# How is the Crosman Cyclone?



## Felicko (Jan 23, 2011)

I was wondering how good it is.


----------



## NaturalFork (Jan 21, 2010)

I have never shot one But I have heard good things. I heard the blue crosman tubes are almost as fast as the red trumark bands. Which is a good thing. It looks like a solid shooter.


----------



## Flatband (Dec 18, 2009)

Solid Slingshot and what Recurve said is dead on. The Crosman Blue tapered tubes were the fastest of all the commercially available tubes I tested about 5 years ago. They were followed closely by the RRT's from Trumark which lasted much longer. There seemed to have been a problem with early breakage on the Blue tubes though-which I also encountered. Flatband


----------



## Felicko (Jan 23, 2011)

Thank you. Is it possible to do thumb and finger support method with it?


----------



## Flatband (Dec 18, 2009)

Oh Yeah!
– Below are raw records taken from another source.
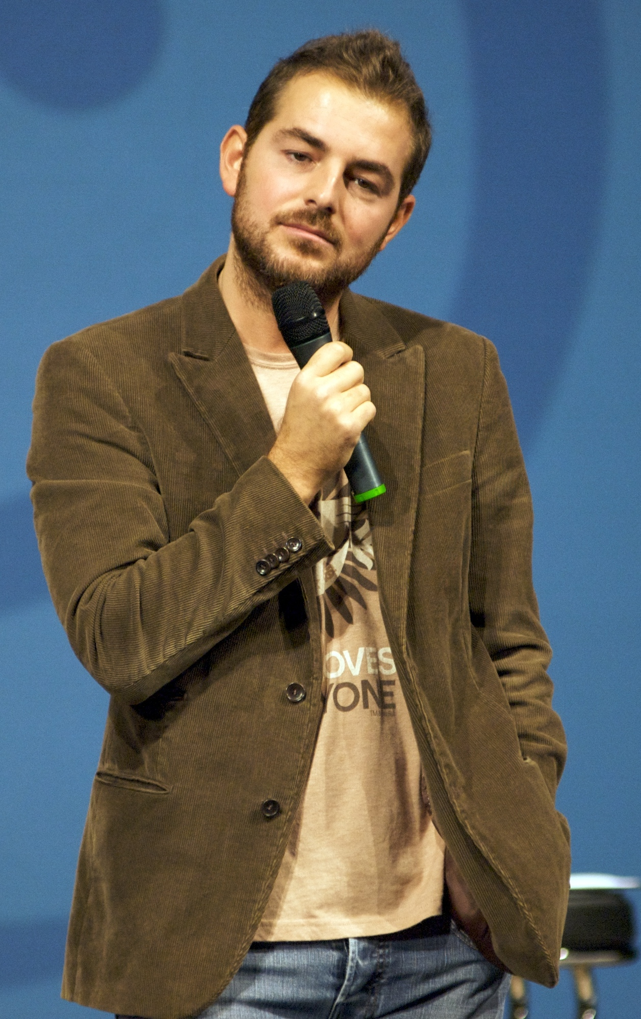 Daniele Bossari
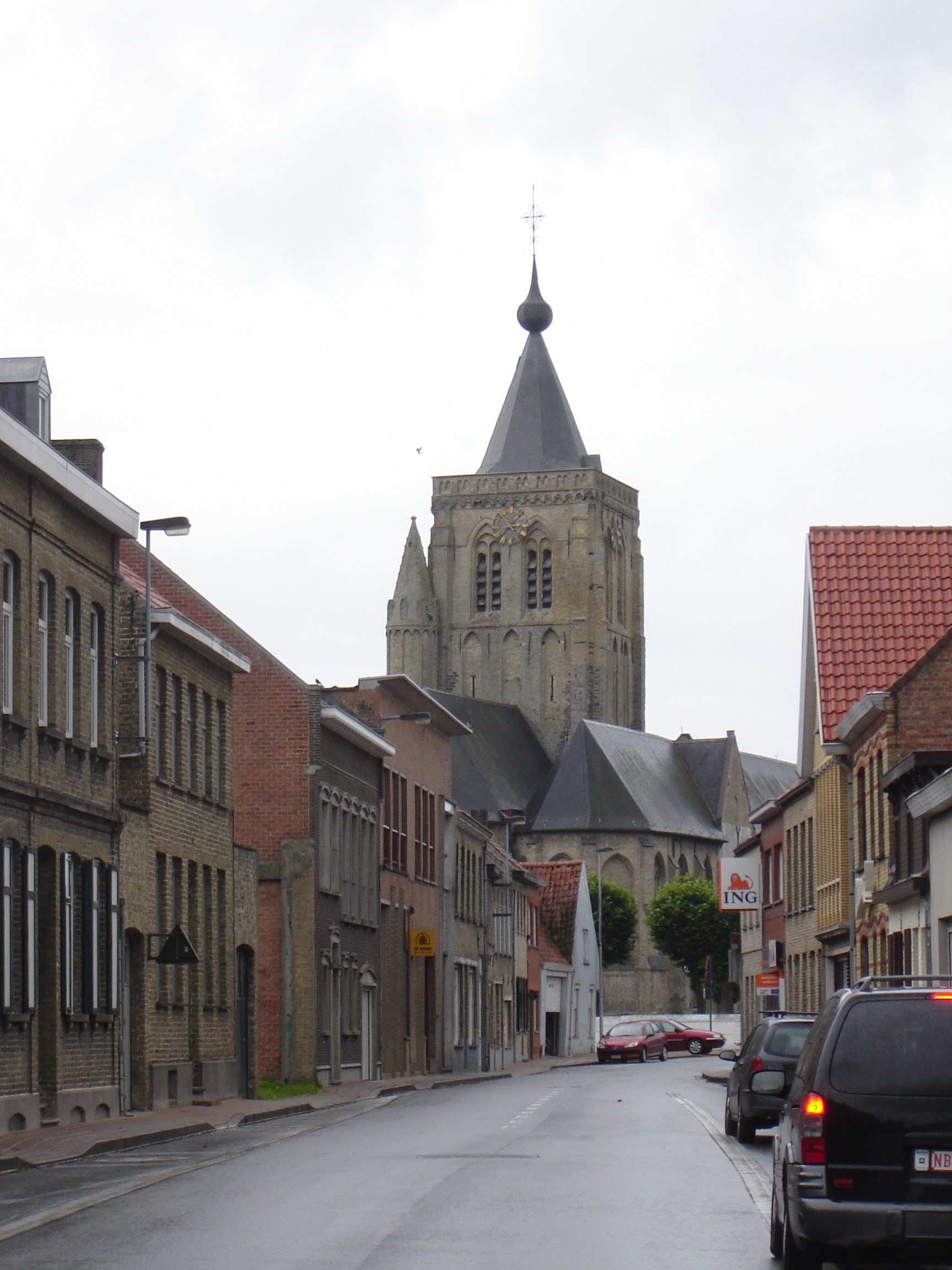 Sint Audomaruskerk in Alveringem, gezien vanuit de Nieuwstraat. Church of Saint Audomare, as seen from the Nieuwstraat street. Alveringem, West-Flanders, Belgium
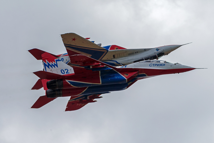 Выступление пилотажных групп в рамках Международного военно-технического форума «Армия-2016». 7 сентября 2016.
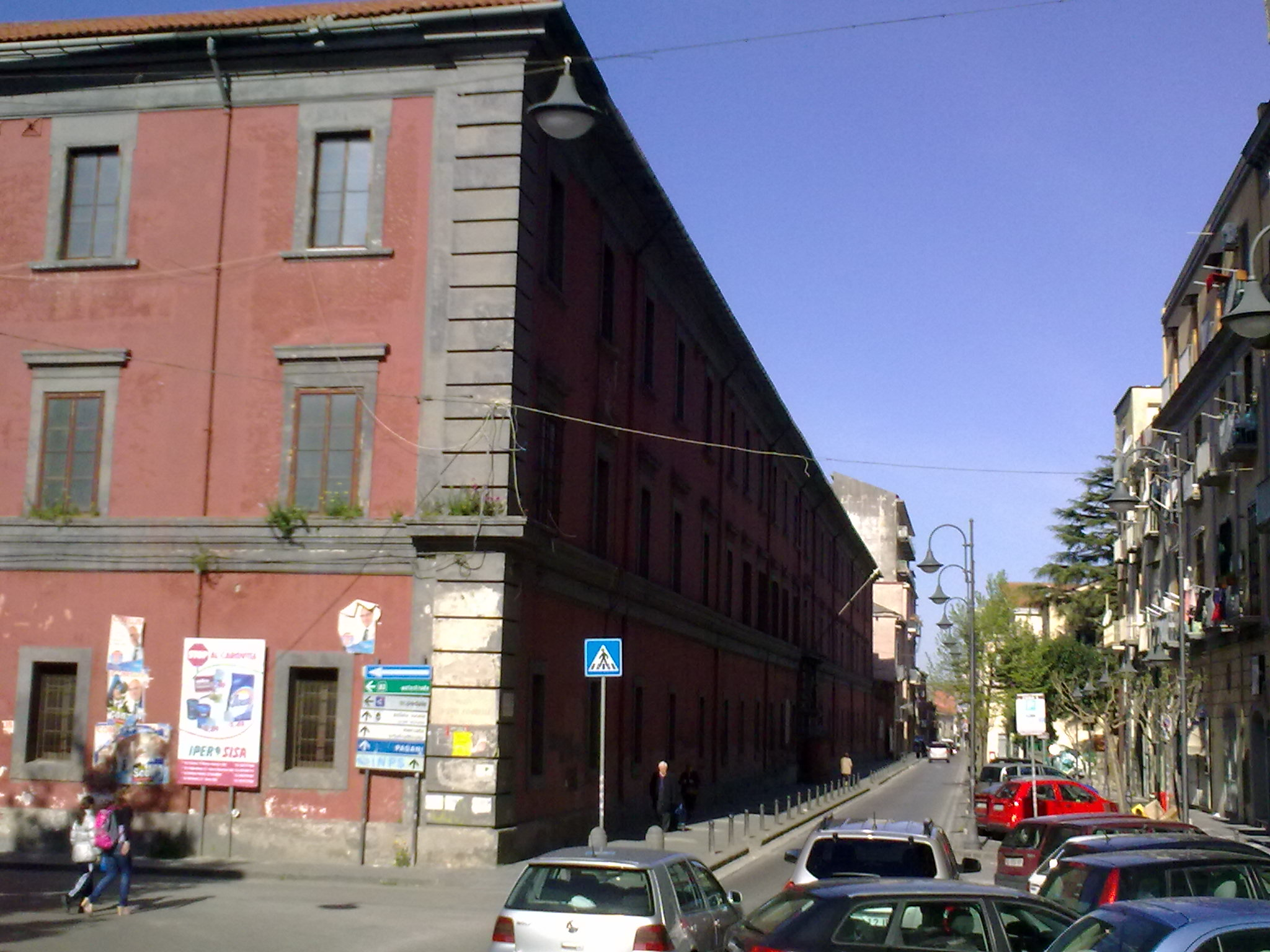 Facciata della Caserma Tofano, Nocera Inferiiore
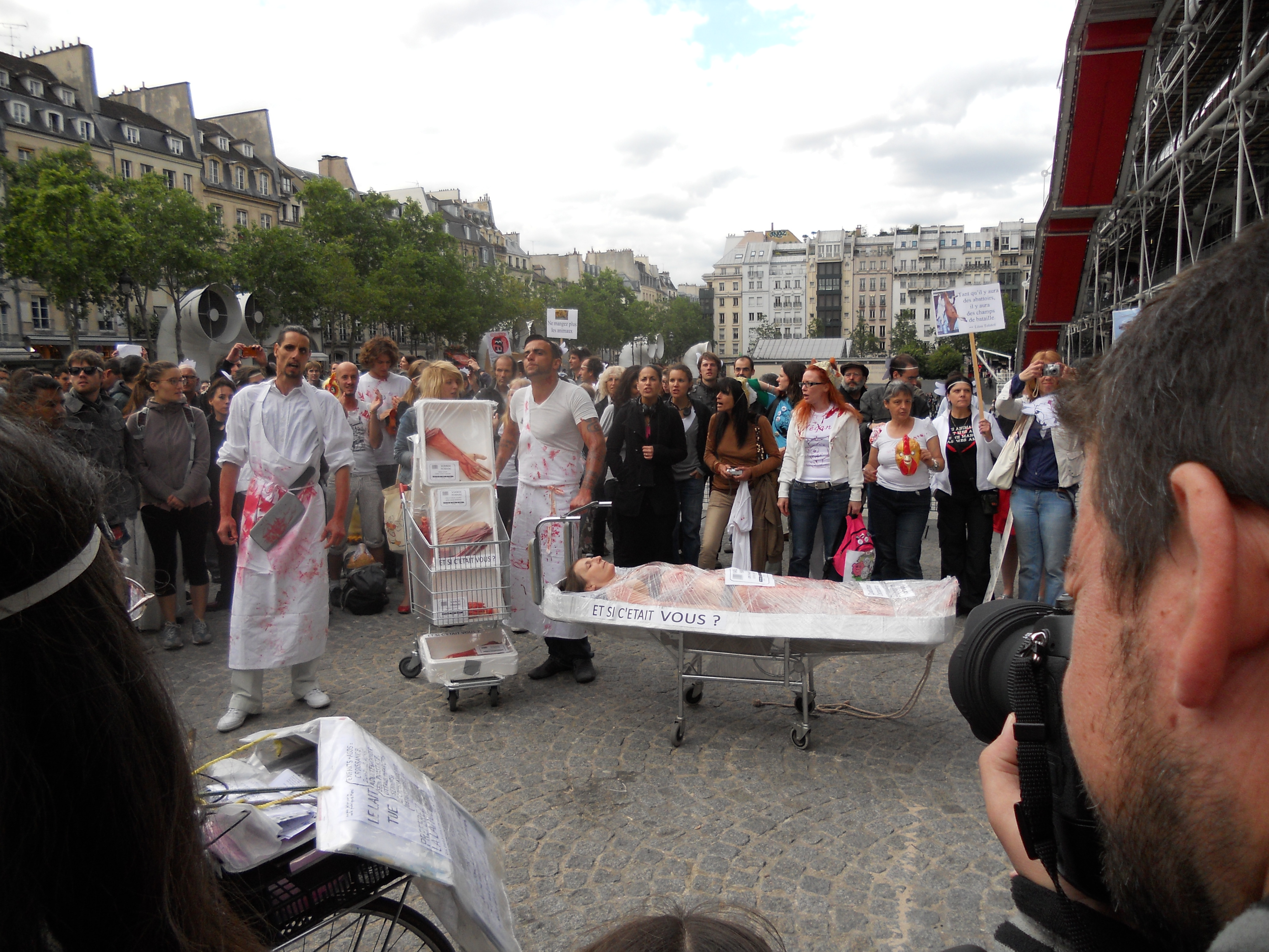 Veggie Pride Paris 2011
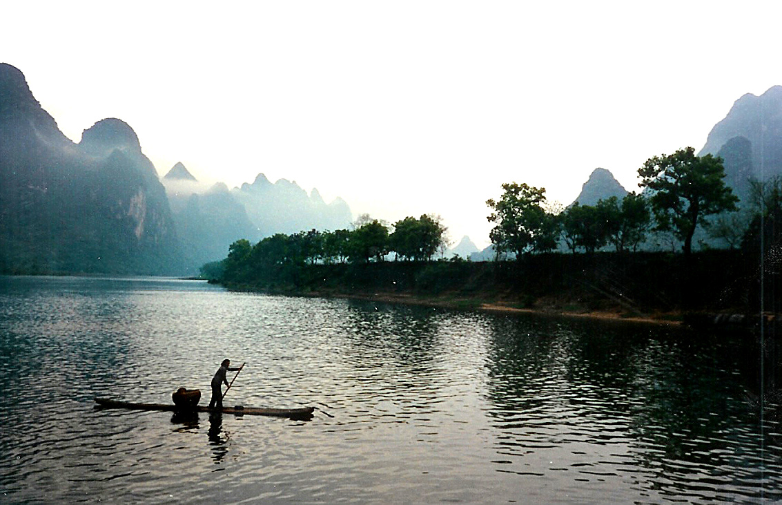 Guilin: Guilin a Li (Floss).
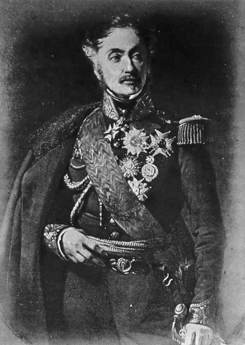 Louis Marie Jean Baptiste Atthalin, Biographies alsaciennes avec portraits en photographie, série 3
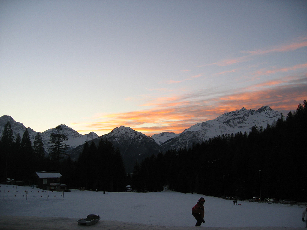 Piste da sci innevate della frazione Spiazzi di Gromo al tramonto
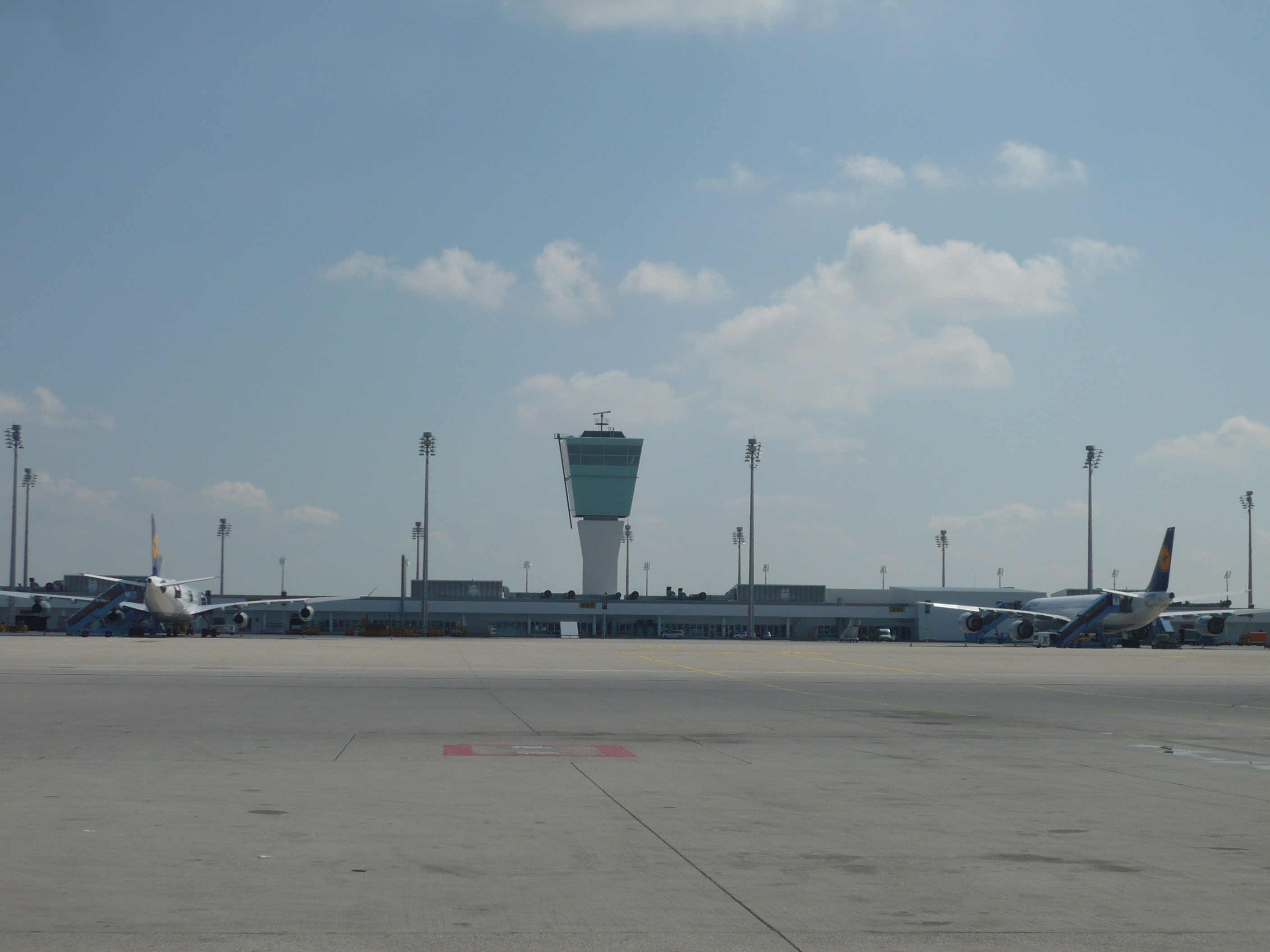 Gepäcksortierhalle zwischen Vorfeld 2 und 3 am Flughafen München Franz Josef Strauß

Flatband


----------



## Felicko (Jan 23, 2011)

Are the bands powerful, accurate or fast?


----------



## NaturalFork (Jan 21, 2010)

Felicko said:


> Are the bands powerful, accurate or fast?


See Flatbands response above.


----------



## Felicko (Jan 23, 2011)

RecurveMaster said:


> Are the bands powerful, accurate or fast?


See Flatbands response above.
[/quote]
Oh... Thank you


----------